Tutto questo, naturalmente, non esclude che in alcuni settori di lavoratori possa serpeggiare l'illusione che monta dalla presunzione della "importanza centrale" del trasporto aereo e porta a sopravvalutare, di fatto, le possibilità contrattuali della categoria in quanto tale.
Oltre
il no
La
bocciatura dell'accordo è stata la logica
conclusione di questa vicenda di lotta.
Eppure essa apre problemi enormi
non solo all'interno della struttura sindacale,
ma anche dinanzi ai lavoratori che
l'hanno promossa. Per i sindacati il
NO suona come una sconfessione sia
dei contenuti del contratto che delle modalità del loro rapporto
con i lavoratori. Le divergenze erano
emerse fin dal varo della
piattaforma, e, nel corso della lotta, i lavoratori hanno dovuto più di
una volta avvertire il sindacato che stava
esagerando nei cedimenti rispetto,
persino, alla piattaforma originaria.
Malgrado questi "richiami all'ordine",
l'accordo finale ha lasciato fortemente
scontenti i lavoratori su almeno due
punti essenziali: la riduzione d'orario
e la durata del contratto.
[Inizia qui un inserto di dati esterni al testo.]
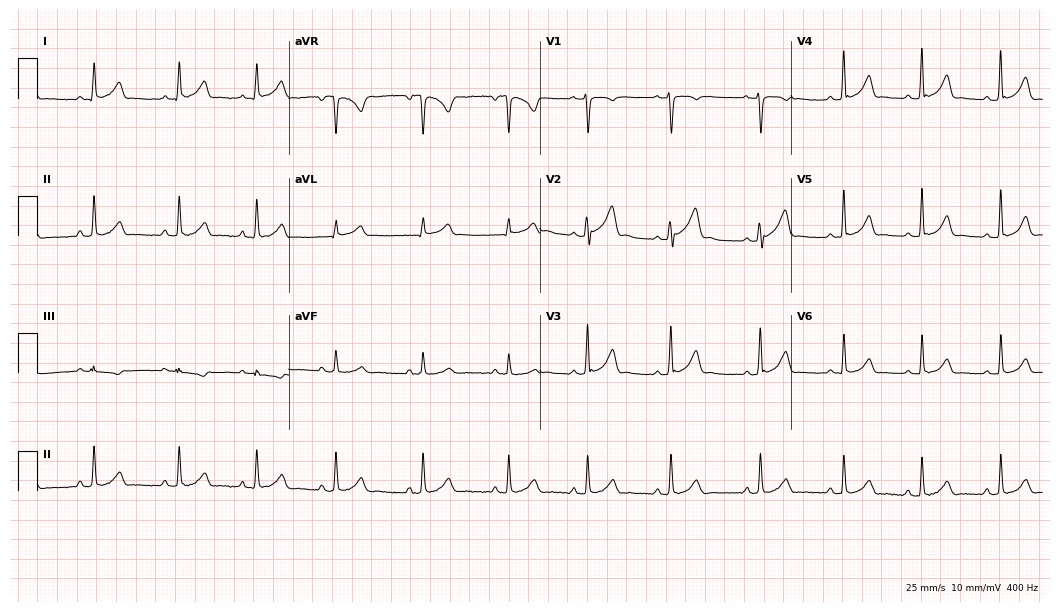
12-lead ECG (10.2-second recording at 400 Hz) from a 22-year-old female patient. Labelled as a normal ECG.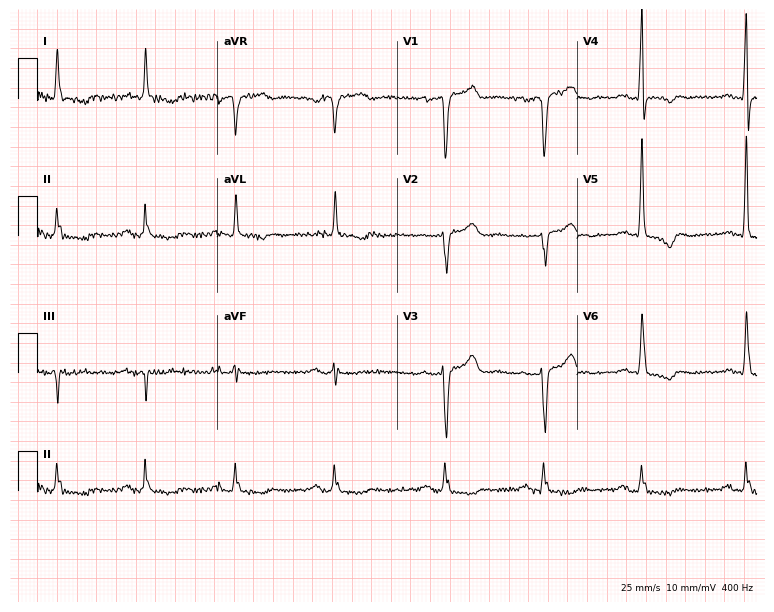
Resting 12-lead electrocardiogram. Patient: an 81-year-old male. The tracing shows first-degree AV block.

E molto
difficile che il sindacato si determini
a riaprire la contrattazione, anche
se non tutte le reazioni sindacali sono state di chiusura verso i lavoratori.
Si
pone, in realtà, anche per il sindacato
il problema di non deprimere o disperdere
la grande volontà di lotta che la categoria ha espresso. A quale prezzo?
Quello di smentire se stesso e riprendere
tutto daccapo? Con quali conseguenze
sul futuro dei rapporti lavoratori/sindacato?
D'altronde
c'è una incognita reale, che si pone
al di là dell'uso strumentale che ne
fanno alcuni esponenti sindacali: riuscirebbero i lavoratori a profondere
in una eventuale riapertura della vertenza
una carica di lotta maggiore di quella
manifestata sino ad ora, considerando,
per di più, la particolare "indisposizione"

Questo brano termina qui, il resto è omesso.